§ What you are asked to do: Please retype all of the records below word for word, leaving out any pictures.

§ Data records:

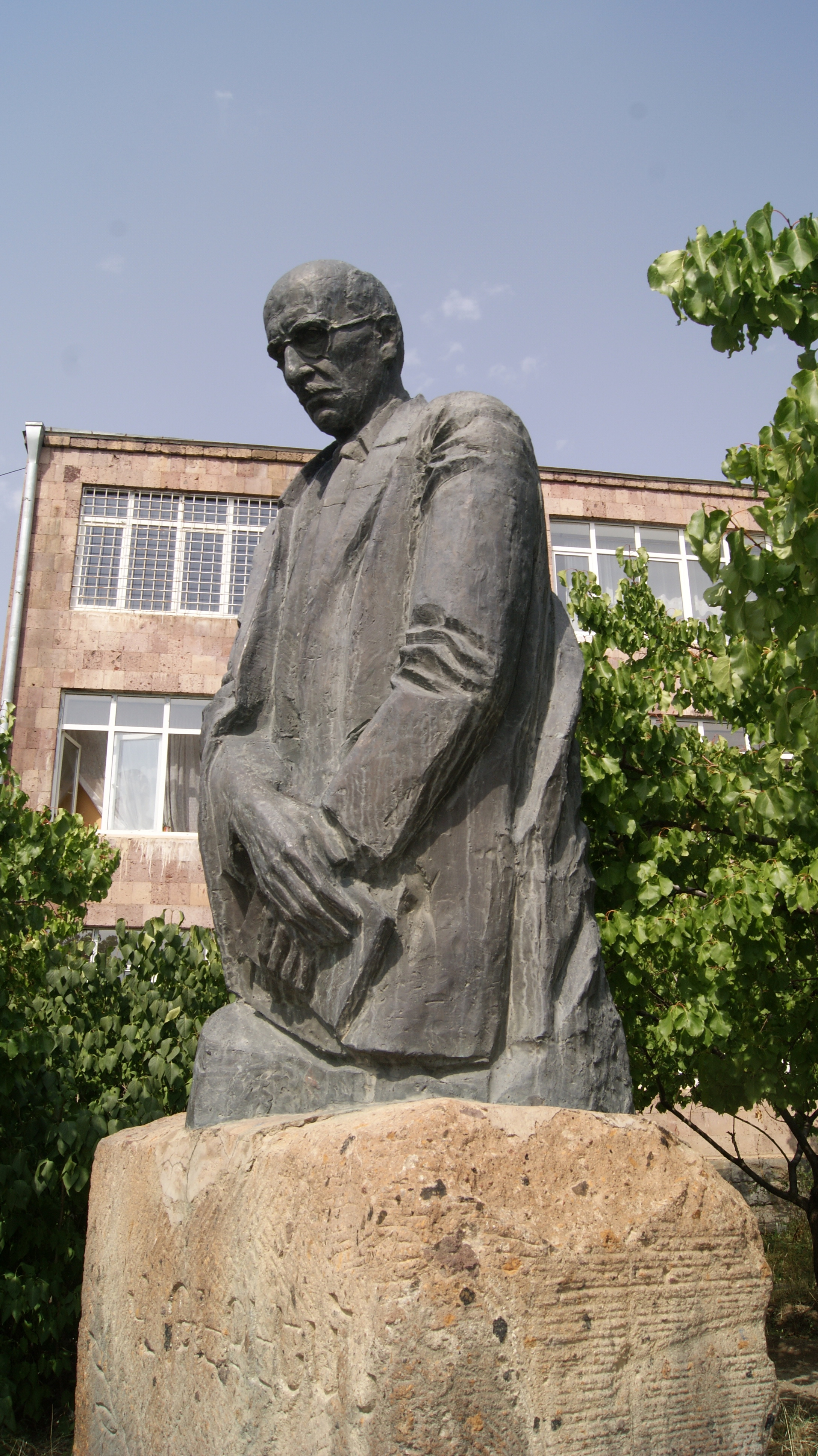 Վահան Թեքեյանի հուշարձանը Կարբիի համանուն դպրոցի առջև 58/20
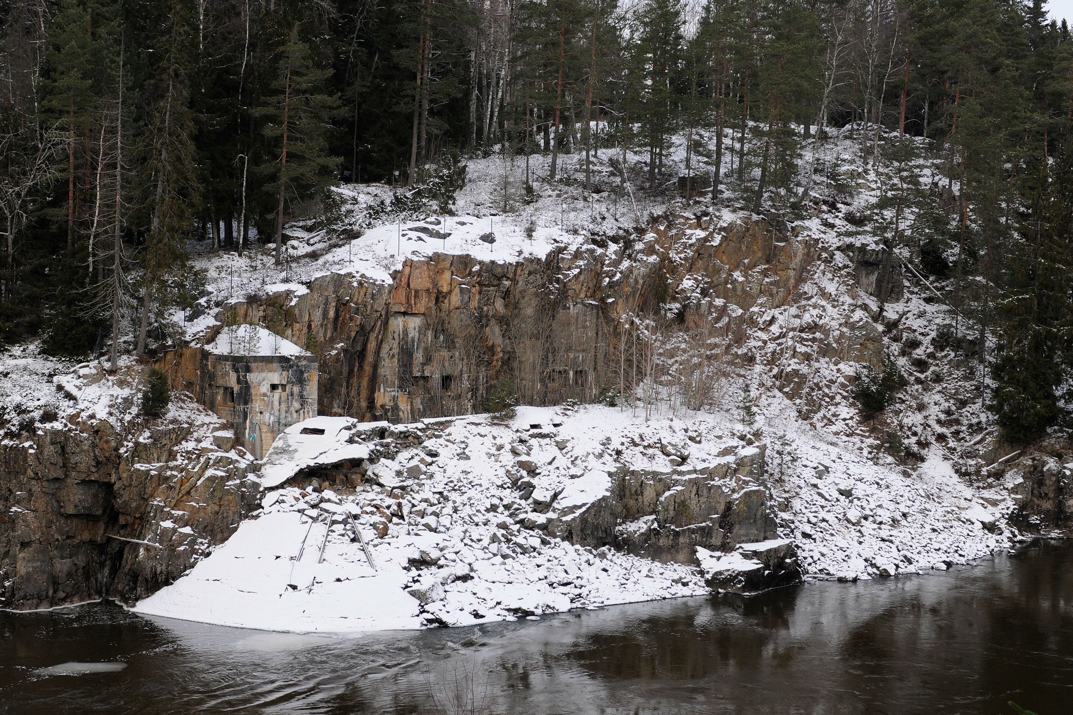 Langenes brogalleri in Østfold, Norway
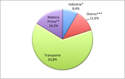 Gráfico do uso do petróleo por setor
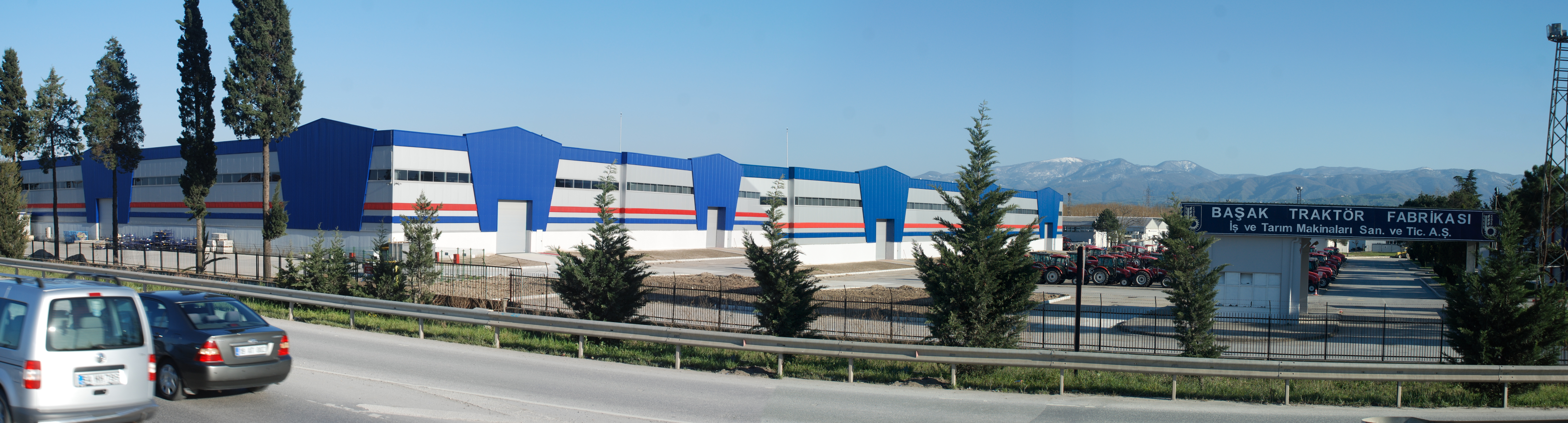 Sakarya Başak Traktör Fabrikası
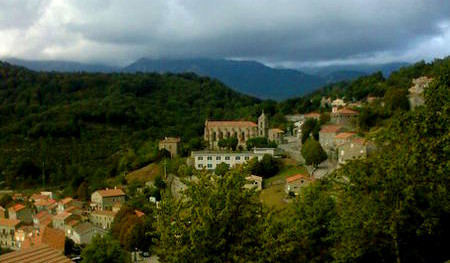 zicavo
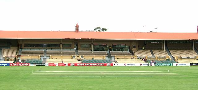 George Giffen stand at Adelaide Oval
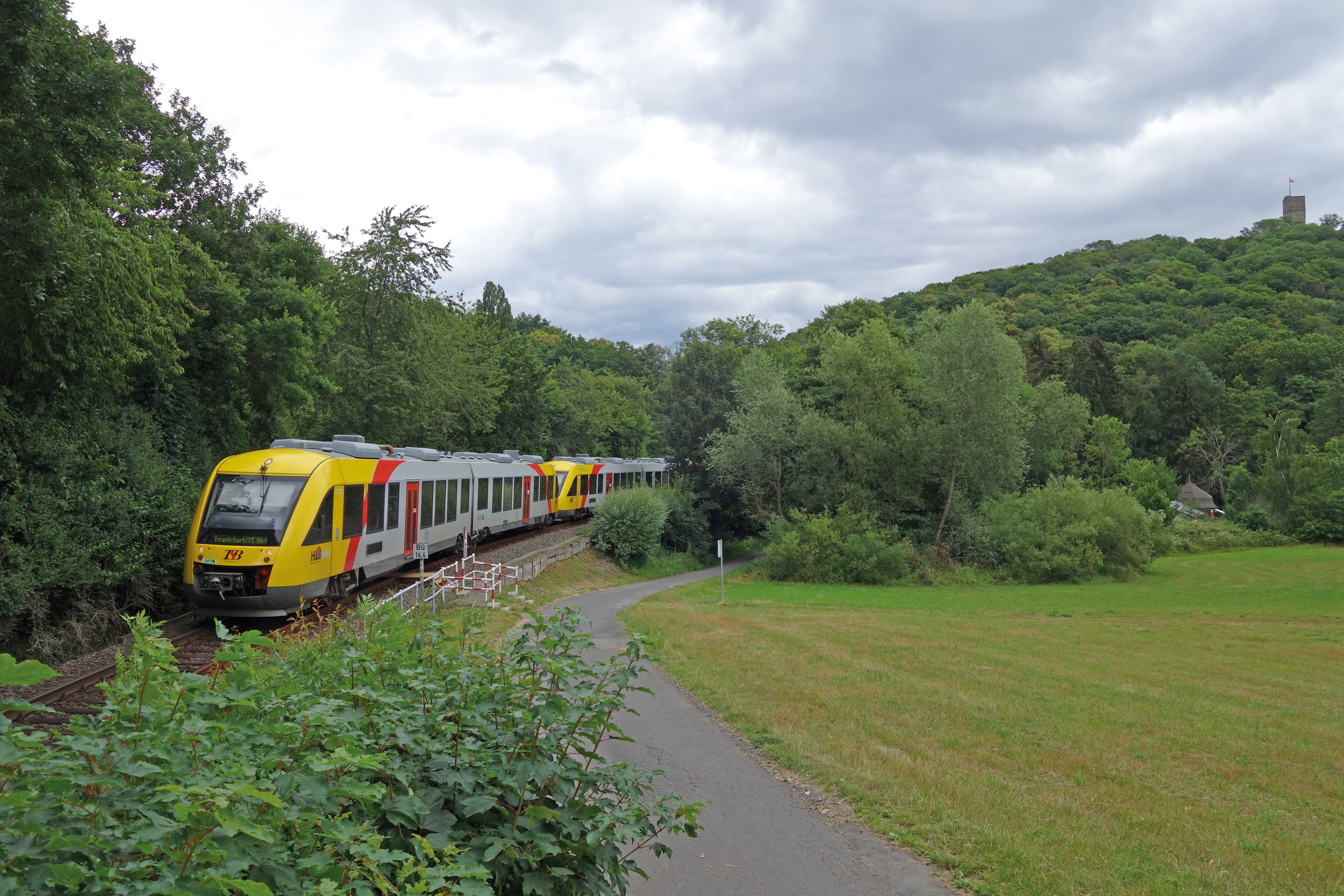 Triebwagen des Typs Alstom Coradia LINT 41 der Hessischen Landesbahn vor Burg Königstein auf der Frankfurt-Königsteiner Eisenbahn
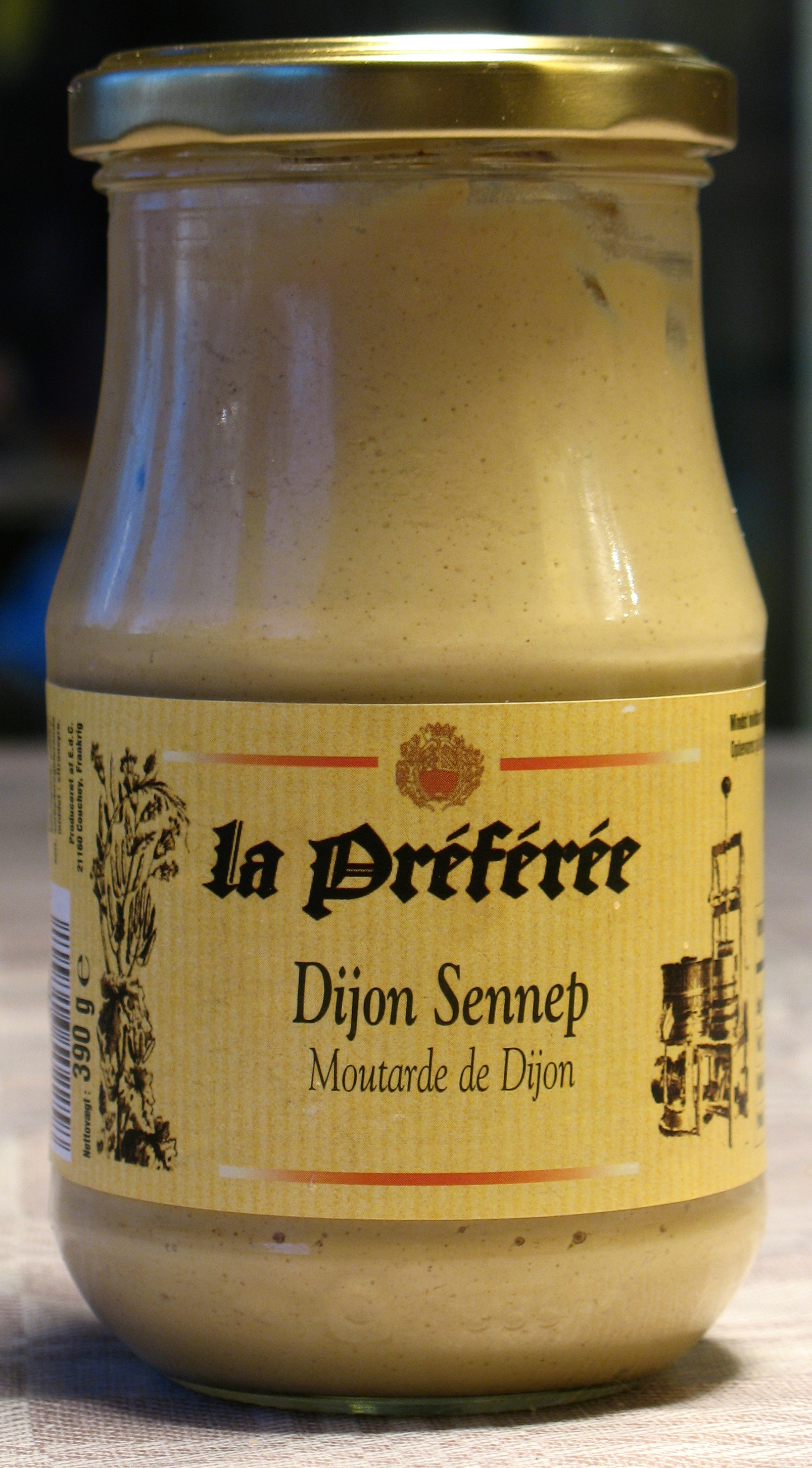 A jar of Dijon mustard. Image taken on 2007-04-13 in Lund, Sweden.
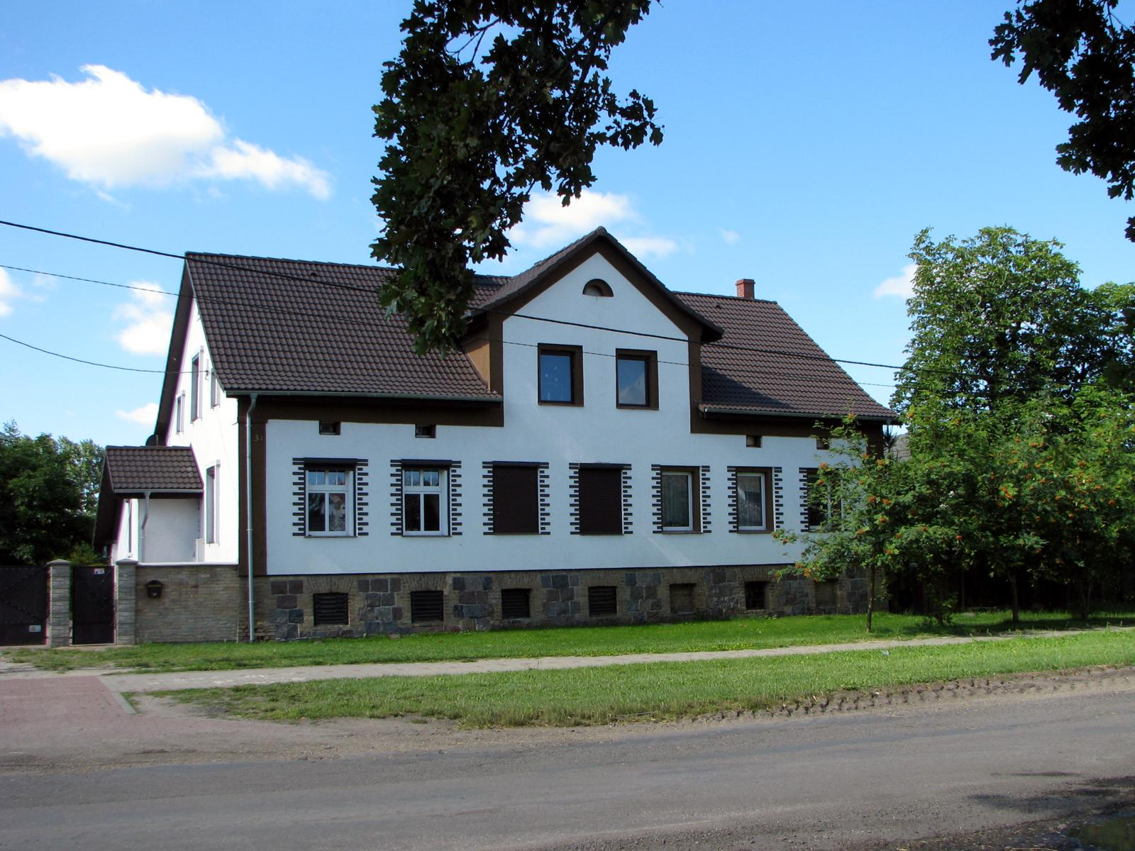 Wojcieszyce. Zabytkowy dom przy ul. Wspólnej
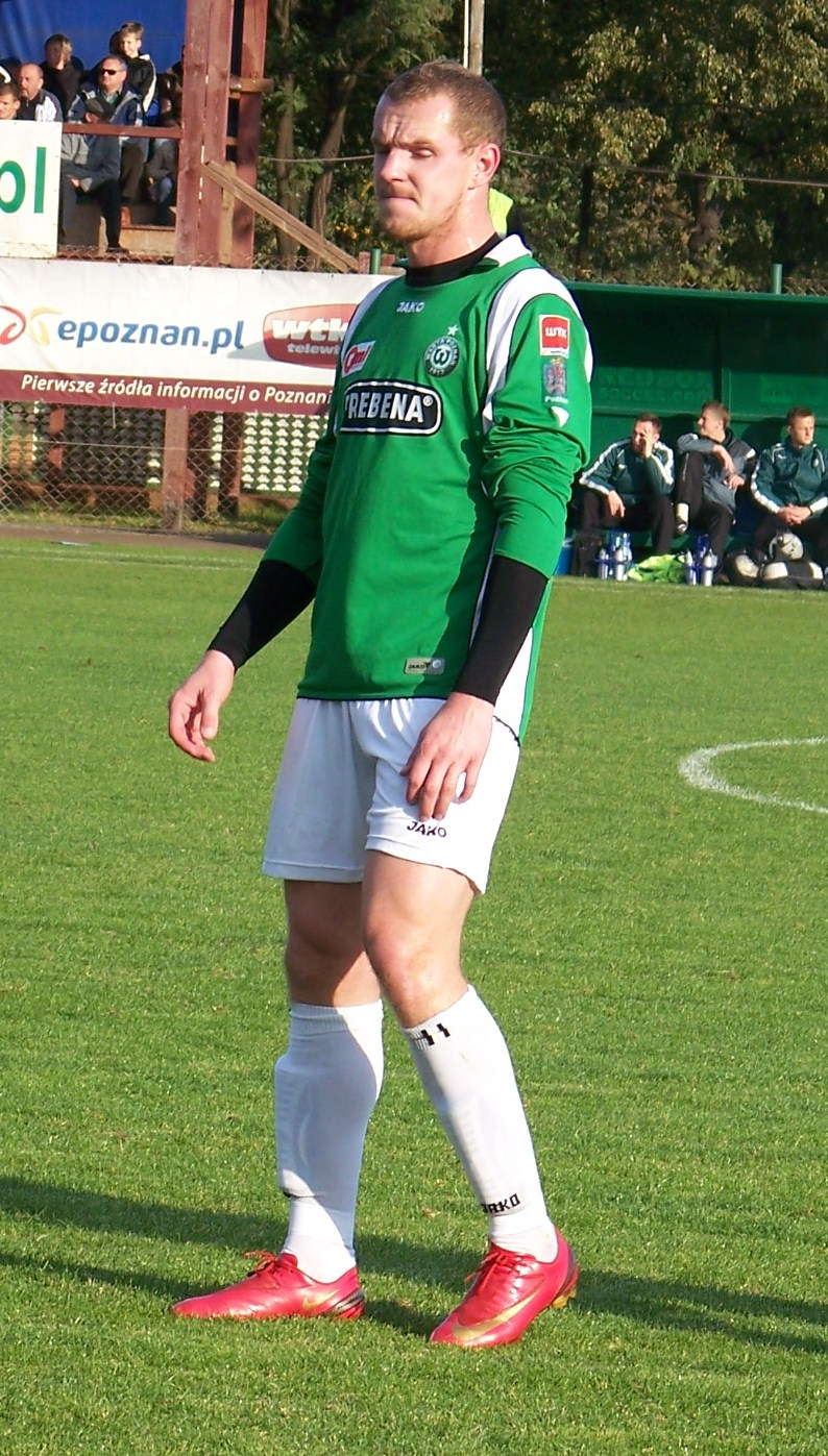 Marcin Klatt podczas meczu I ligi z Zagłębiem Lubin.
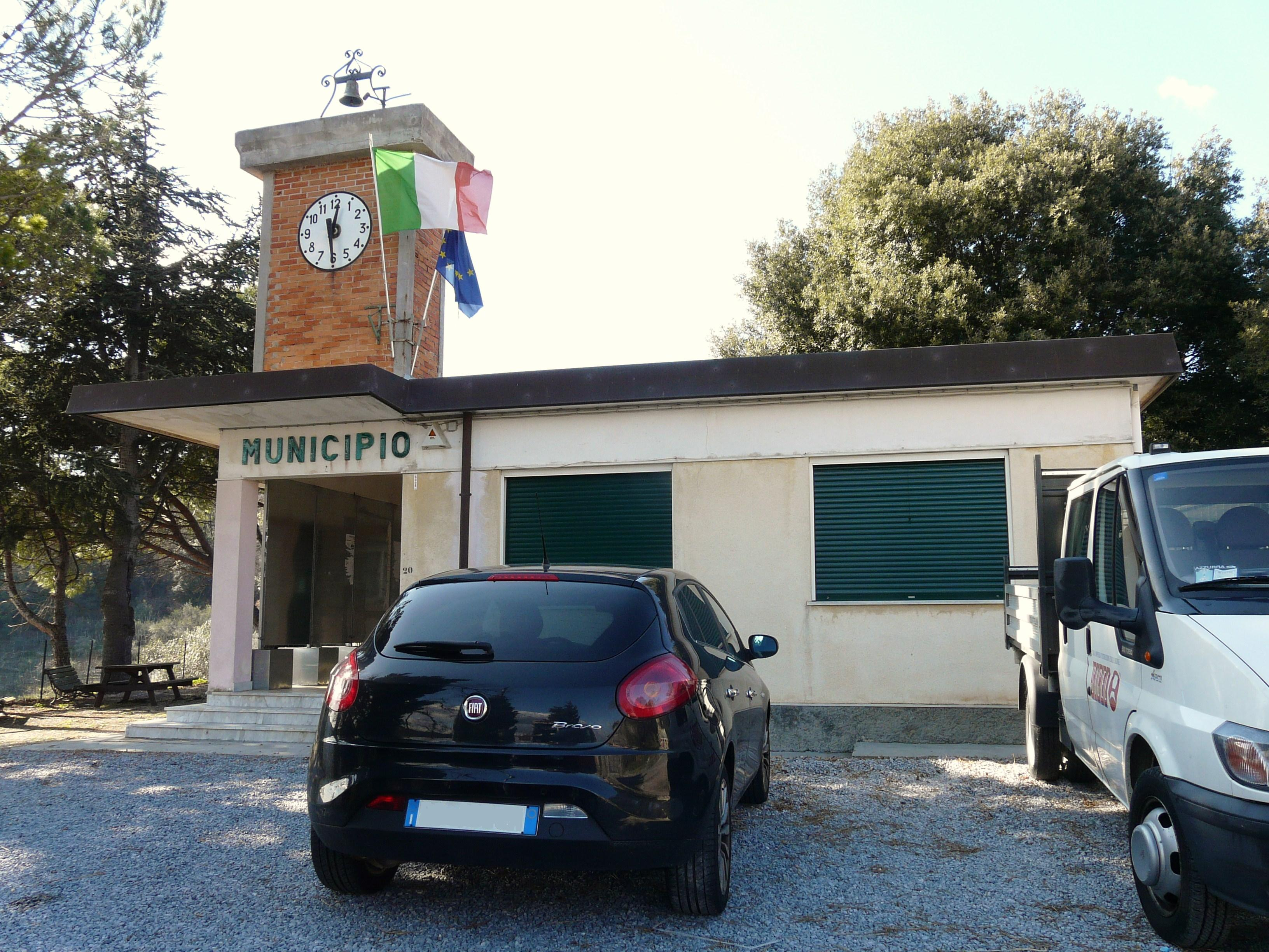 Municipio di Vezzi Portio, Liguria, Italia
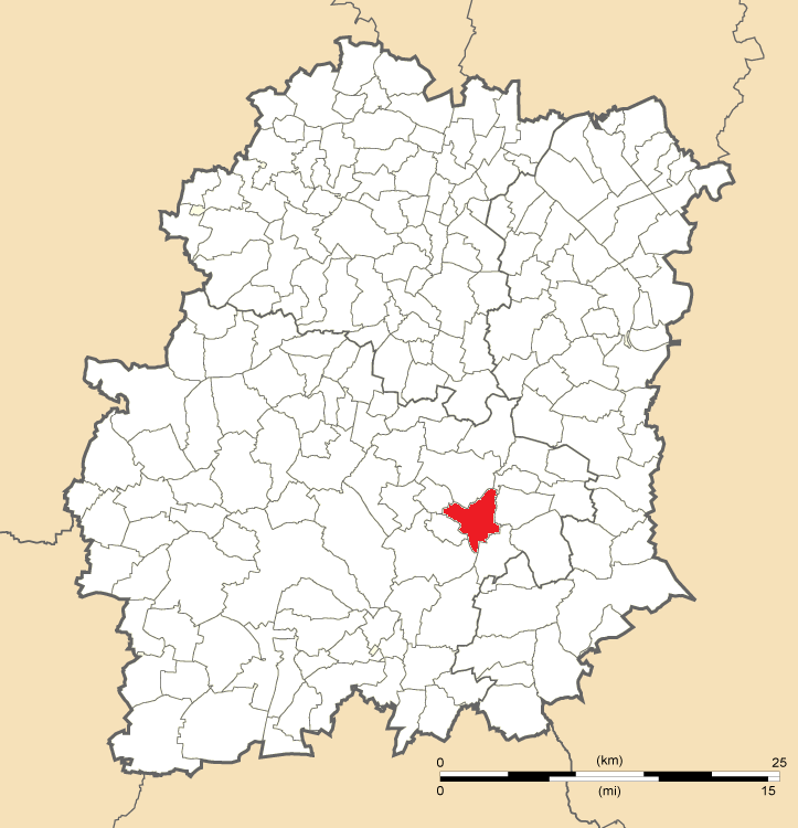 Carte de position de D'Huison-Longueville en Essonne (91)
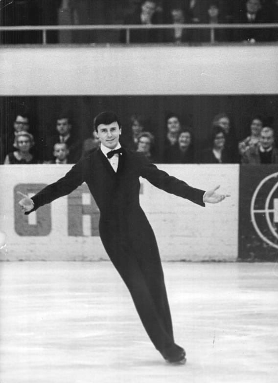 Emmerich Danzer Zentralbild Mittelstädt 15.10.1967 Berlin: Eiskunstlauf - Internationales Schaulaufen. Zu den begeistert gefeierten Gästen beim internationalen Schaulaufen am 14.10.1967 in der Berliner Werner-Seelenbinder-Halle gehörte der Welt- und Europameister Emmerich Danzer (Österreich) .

§ Answer box:
 Վահան Թեքեյանի հուշարձանը Կարբիի համանուն դպրոցի առջև 58/20
 Langenes brogalleri in Østfold, Norway
 Gráfico do uso do petróleo por setor
 Sakarya Başak Traktör Fabrikası
 zicavo
 George Giffen stand at Adelaide Oval
 Triebwagen des Typs Alstom Coradia LINT 41 der Hessischen Landesbahn vor Burg Königstein auf der Frankfurt-Königsteiner Eisenbahn
 A jar of Dijon mustard. Image taken on 2007-04-13 in Lund, Sweden.
 Wojcieszyce. Zabytkowy dom przy ul. Wspólnej
 Marcin Klatt podczas meczu I ligi z Zagłębiem Lubin.
 Municipio di Vezzi Portio, Liguria, Italia
 Carte de position de D'Huison-Longueville en Essonne (91)
 Emmerich Danzer Zentralbild Mittelstädt 15.10.1967 Berlin: Eiskunstlauf - Internationales Schaulaufen. Zu den begeistert gefeierten Gästen beim internationalen Schaulaufen am 14.10.1967 in der Berliner Werner-Seelenbinder-Halle gehörte der Welt- und Europameister Emmerich Danzer (Österreich) .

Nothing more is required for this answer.